Why are “near ties” and bouncing charts especially dangerous for interpretation?
Review Questions
- What specific benchmark design choices cause the results to reflect integer division behavior and compiler thwarting rather than general loop performance?
- Explain how “unknown divisor” modulus affects compiler optimizations and CPU instruction selection.

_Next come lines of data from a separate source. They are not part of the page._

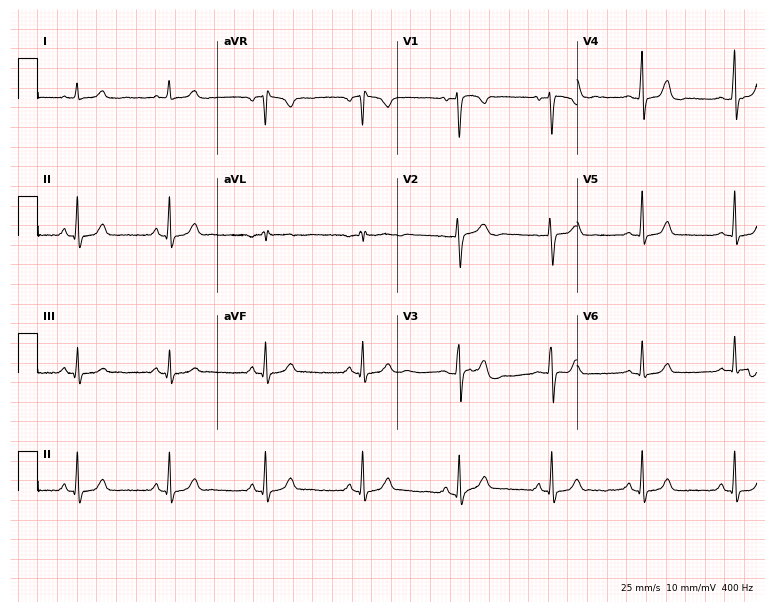
12-lead ECG from a female, 32 years old. Screened for six findings — first-degree AV block, right bundle branch block, left bundle branch block, sinus bradycardia, atrial fibrillation, sinus tachycardia — none is recorded. Only these six findings were labelled.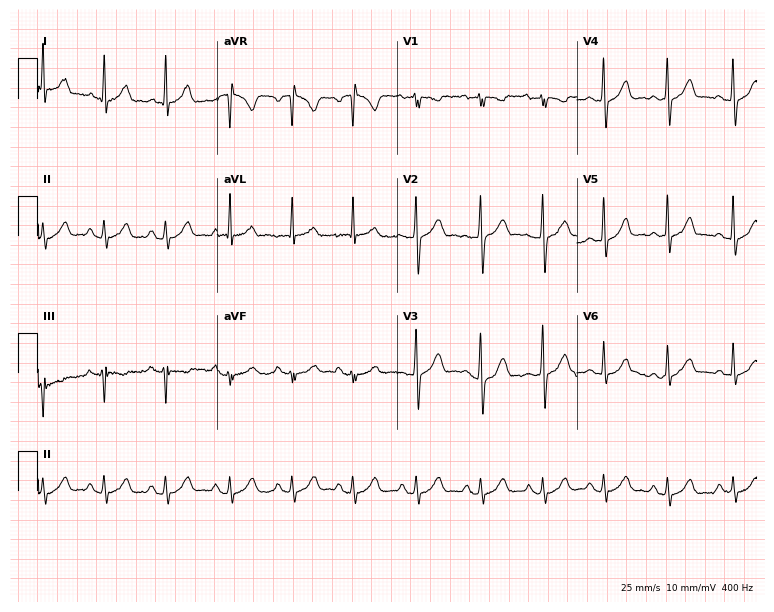
ECG — a 32-year-old woman. Screened for six findings — first-degree AV block, right bundle branch block (RBBB), left bundle branch block (LBBB), sinus bradycardia, atrial fibrillation (AF), sinus tachycardia — none is recorded.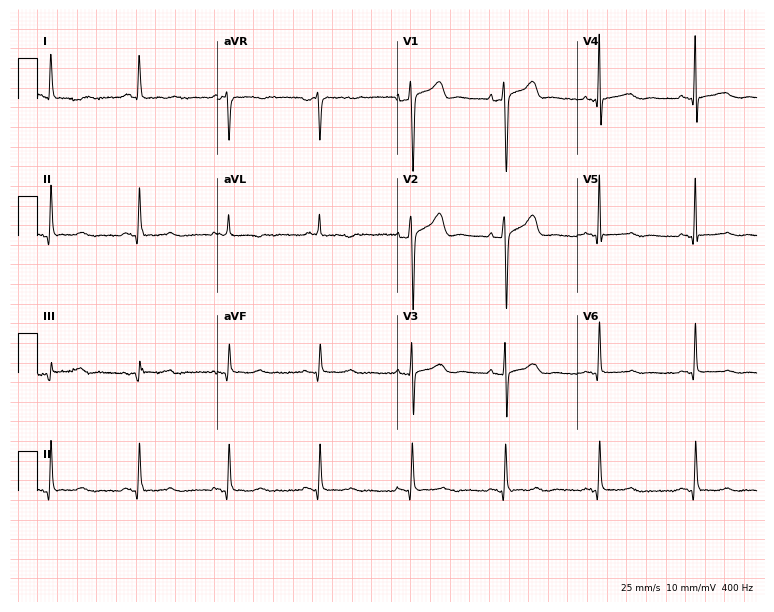
12-lead ECG from a female, 63 years old. No first-degree AV block, right bundle branch block, left bundle branch block, sinus bradycardia, atrial fibrillation or sinus tachycardia recorded for this tracing. Findings outside these six are not listed.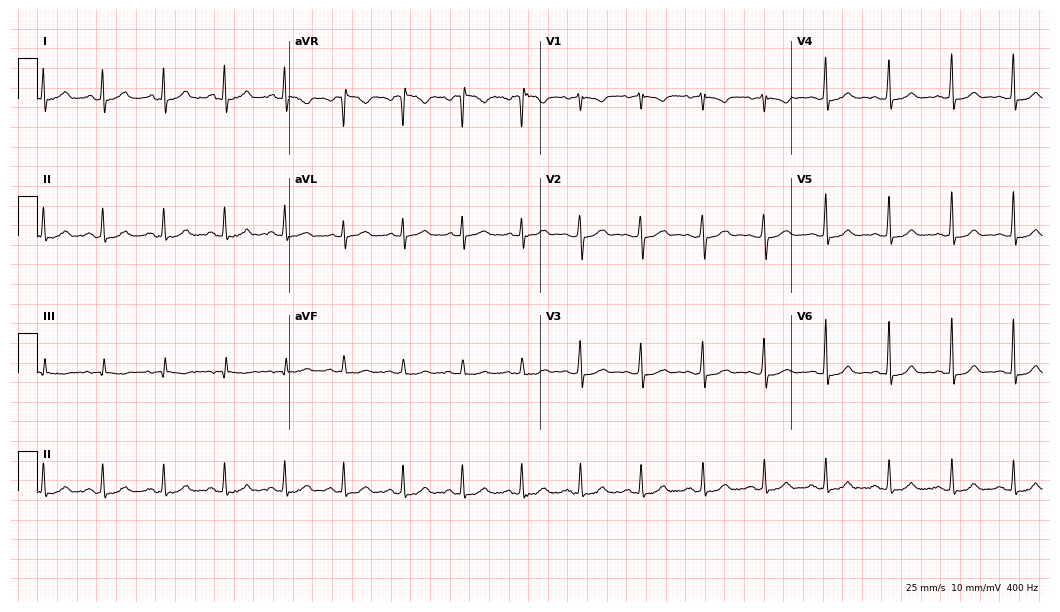
Resting 12-lead electrocardiogram. Patient: a female, 44 years old. Read as a normal ECG.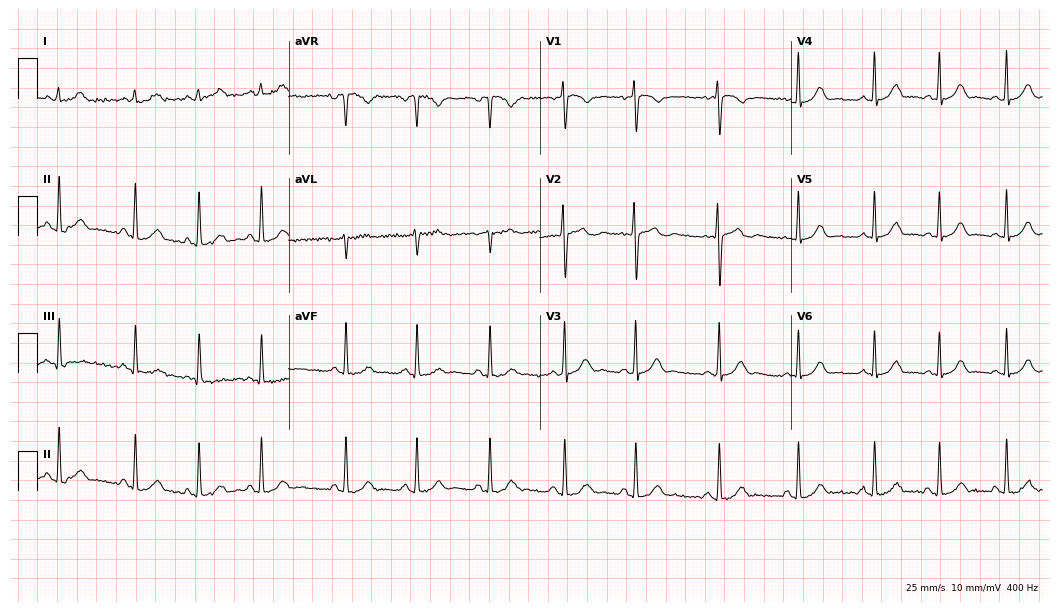
ECG — a 19-year-old female patient. Labelled as a normal ECG.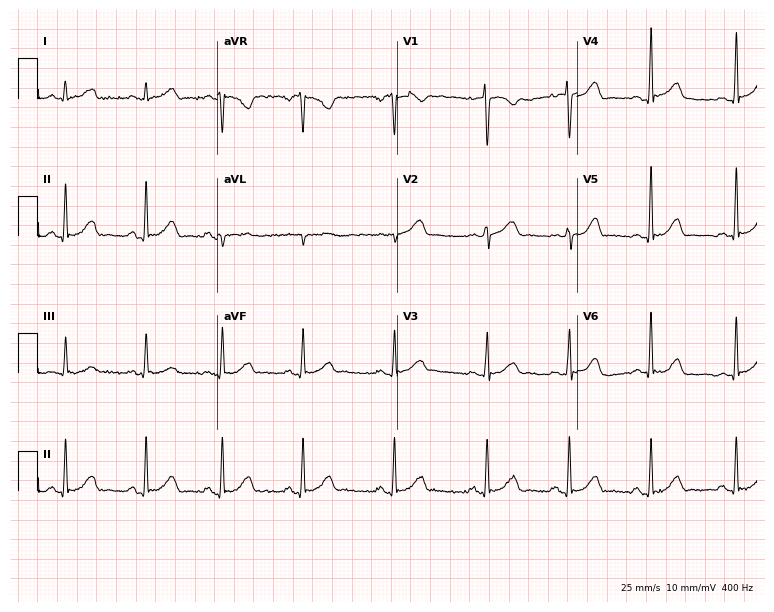
Resting 12-lead electrocardiogram (7.3-second recording at 400 Hz). Patient: a 31-year-old female. Read as a normal ECG.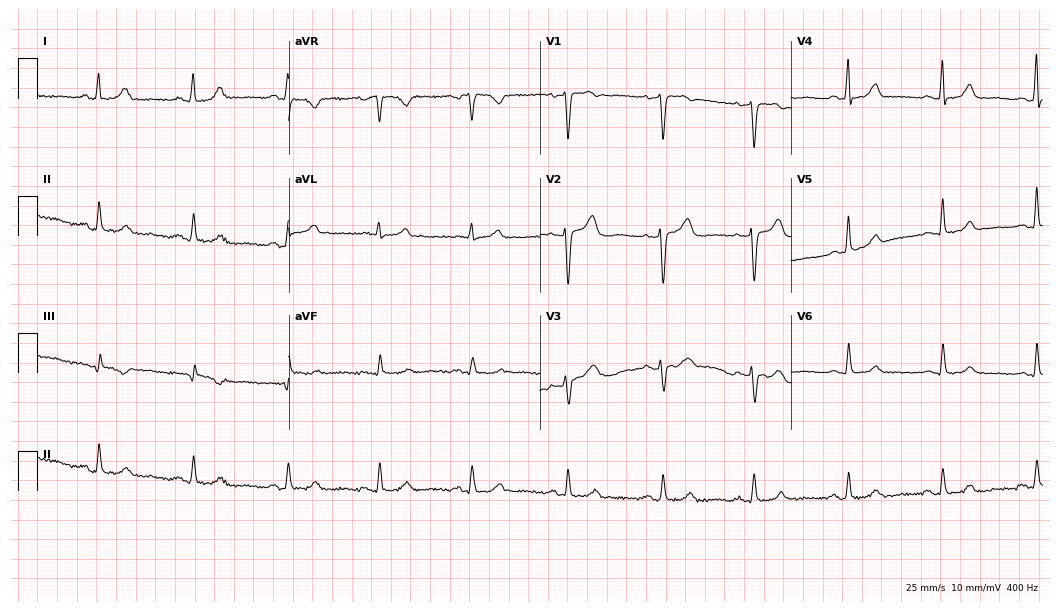
Resting 12-lead electrocardiogram. Patient: a 43-year-old woman. Read as a normal ECG.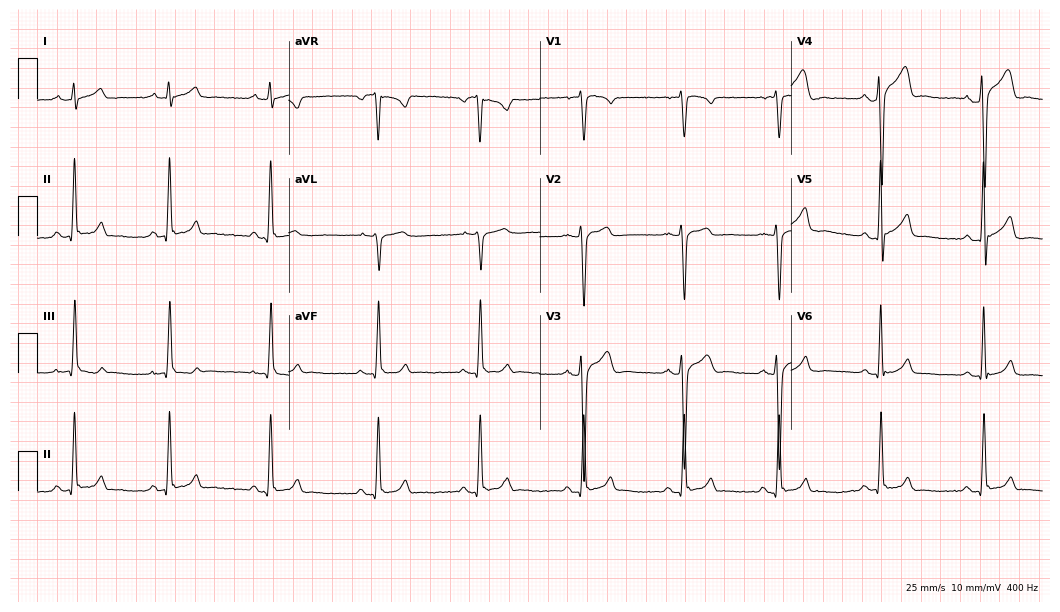
ECG — a 31-year-old man. Screened for six findings — first-degree AV block, right bundle branch block, left bundle branch block, sinus bradycardia, atrial fibrillation, sinus tachycardia — none is recorded.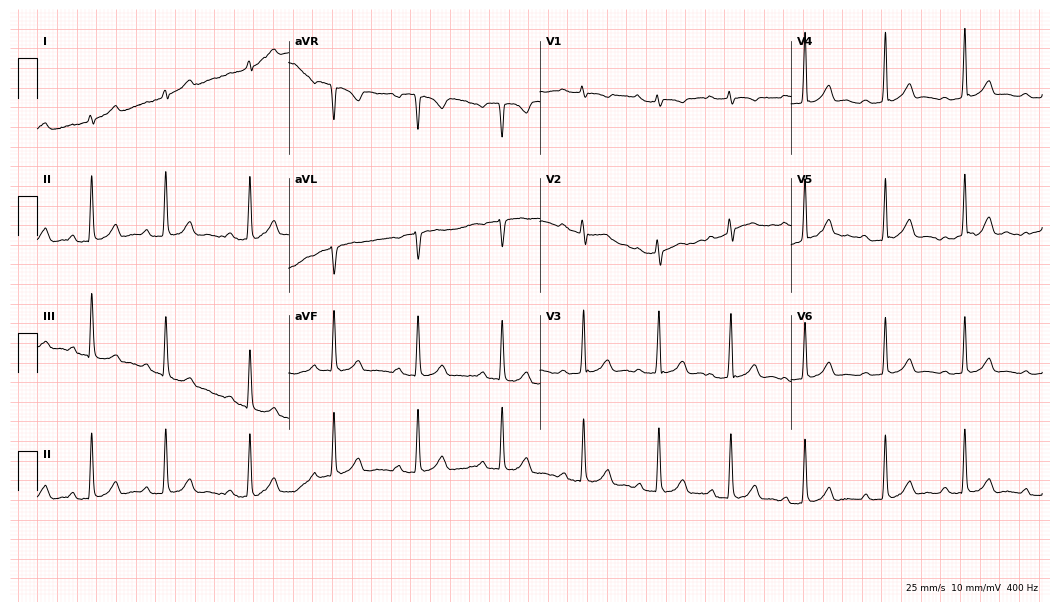
Resting 12-lead electrocardiogram. Patient: a 19-year-old female. The tracing shows first-degree AV block.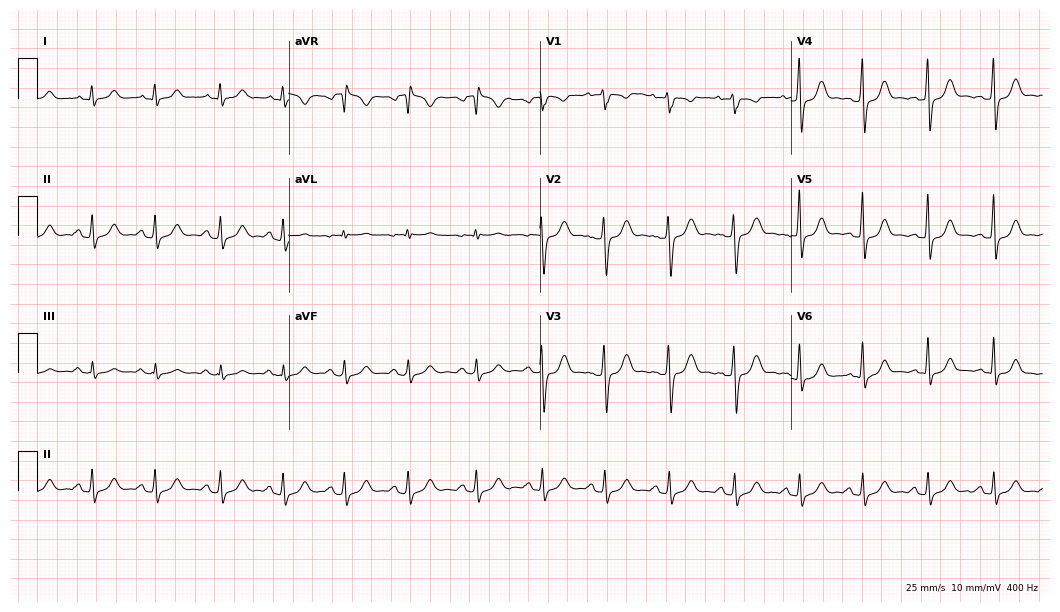
Resting 12-lead electrocardiogram. Patient: a 22-year-old female. None of these six findings is recorded: first-degree AV block, right bundle branch block (RBBB), left bundle branch block (LBBB), sinus bradycardia, atrial fibrillation (AF), sinus tachycardia.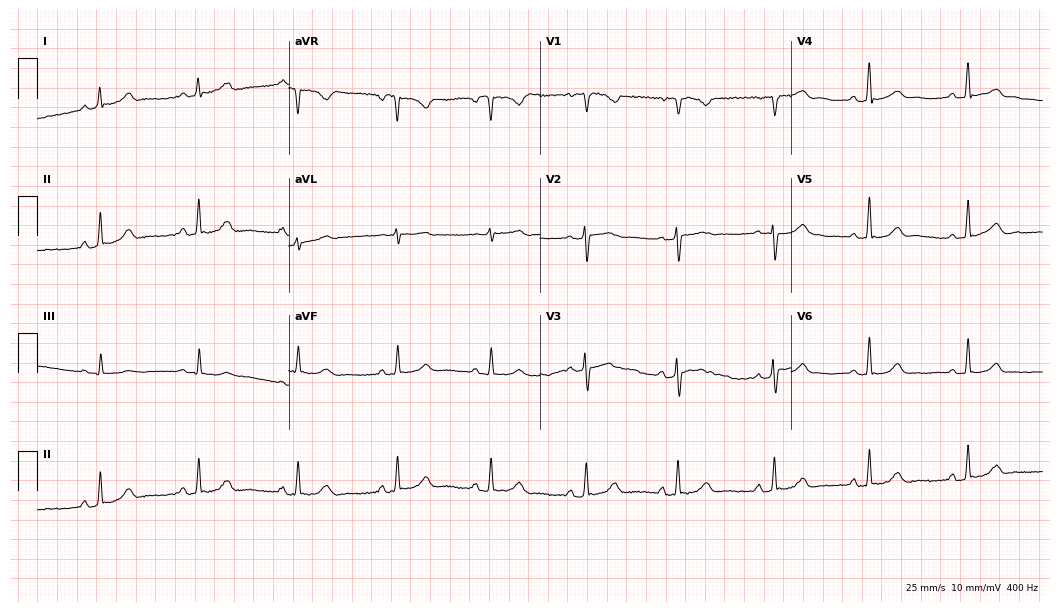
12-lead ECG (10.2-second recording at 400 Hz) from a woman, 60 years old. Labelled as a normal ECG.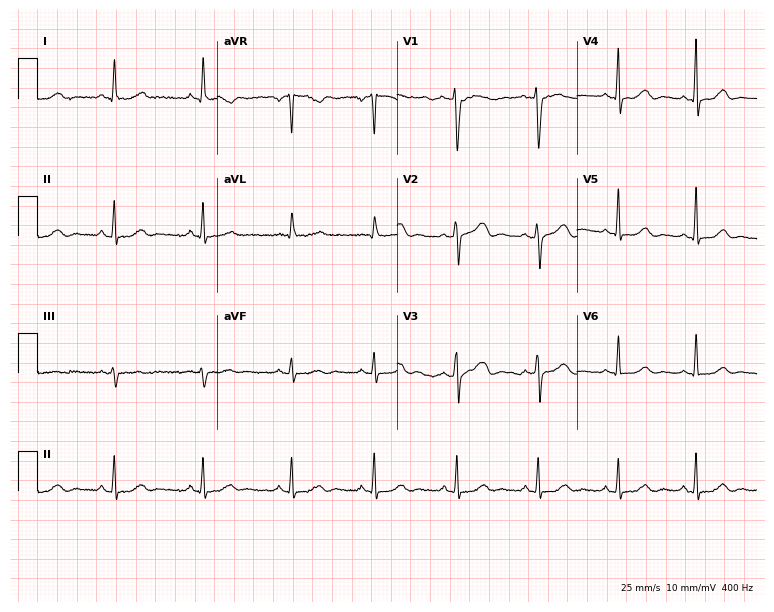
Resting 12-lead electrocardiogram (7.3-second recording at 400 Hz). Patient: a 44-year-old woman. None of these six findings is recorded: first-degree AV block, right bundle branch block, left bundle branch block, sinus bradycardia, atrial fibrillation, sinus tachycardia.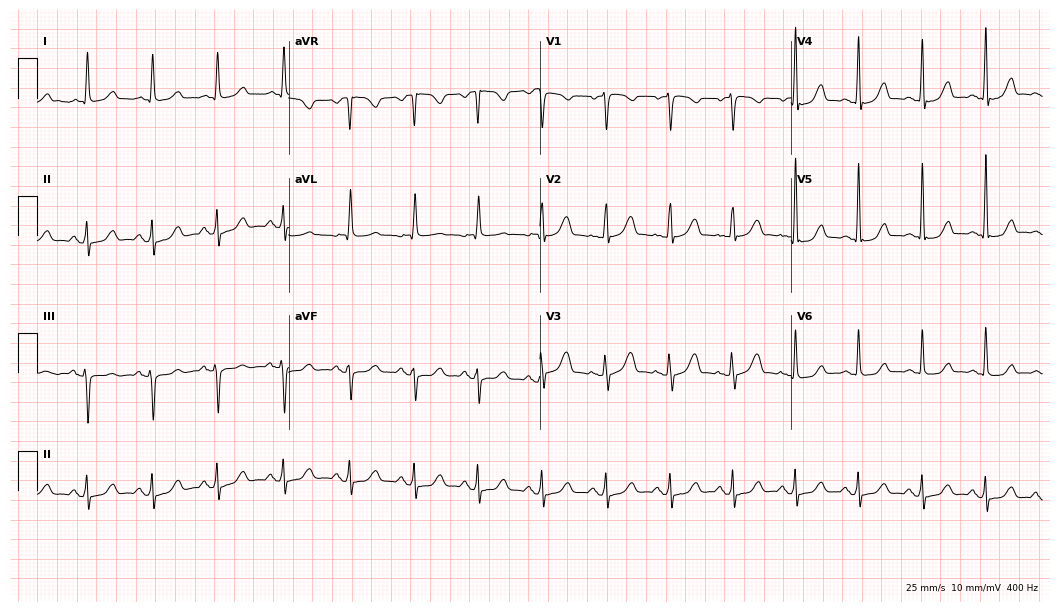
ECG — a female, 56 years old. Labelled as a normal ECG.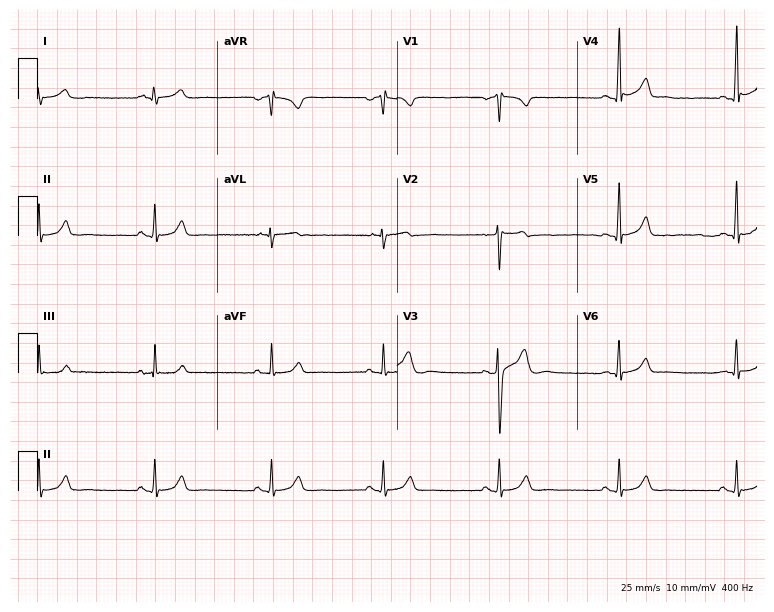
Resting 12-lead electrocardiogram (7.3-second recording at 400 Hz). Patient: a 31-year-old man. Read as a normal ECG.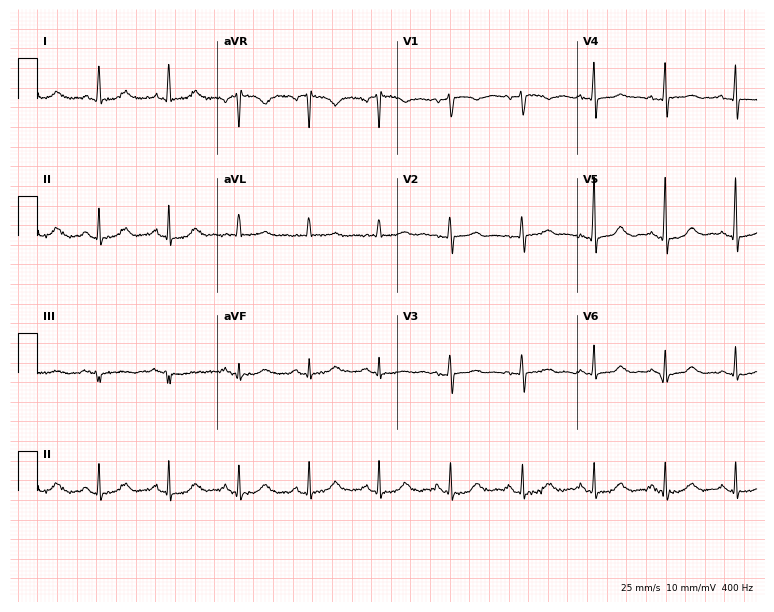
Resting 12-lead electrocardiogram (7.3-second recording at 400 Hz). Patient: a female, 71 years old. None of these six findings is recorded: first-degree AV block, right bundle branch block (RBBB), left bundle branch block (LBBB), sinus bradycardia, atrial fibrillation (AF), sinus tachycardia. Findings outside these six are not listed.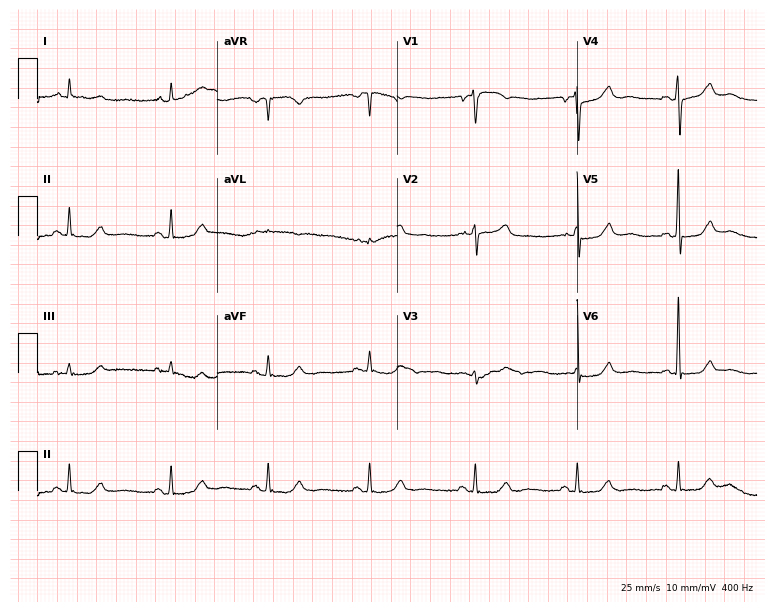
12-lead ECG from a 65-year-old female. Recorded interpretation: within normal limits.

- Give an example of how a seemingly small code rewrite could change vectorization and therefore drastically alter benchmark outcomes.
Key Points
- 1
Treat contrived microbenchmarks as exploratory tools, not as general language-comparison evidence.
- 2
Avoid interpreting small timing gaps (like 1.0s vs 1.1s) as meaningful language performance differences.
- 3
Recognize that timing the entire program run (startup, RNG setup, argument parsing, output) can dominate when the loop body is engineered to be small.
- 4
Understand that integer modulus/division with an unknown divisor is a high-latency, low-throughput CPU bottleneck that can overwhelm other factors.
- 5
Expect compilers to behave differently depending on whether modulus can be constant-folded or vectorized; benchmark structure can block or enable these optimizations.
- 6
For loop performance comparisons, prioritize workloads and code shapes that allow vectorization/SIMD, since modern “fast loops” often depend on that.
- 7
A fair language comparison requires representative, real workloads and consistent implementations, not synthetic loops designed to prevent optimization.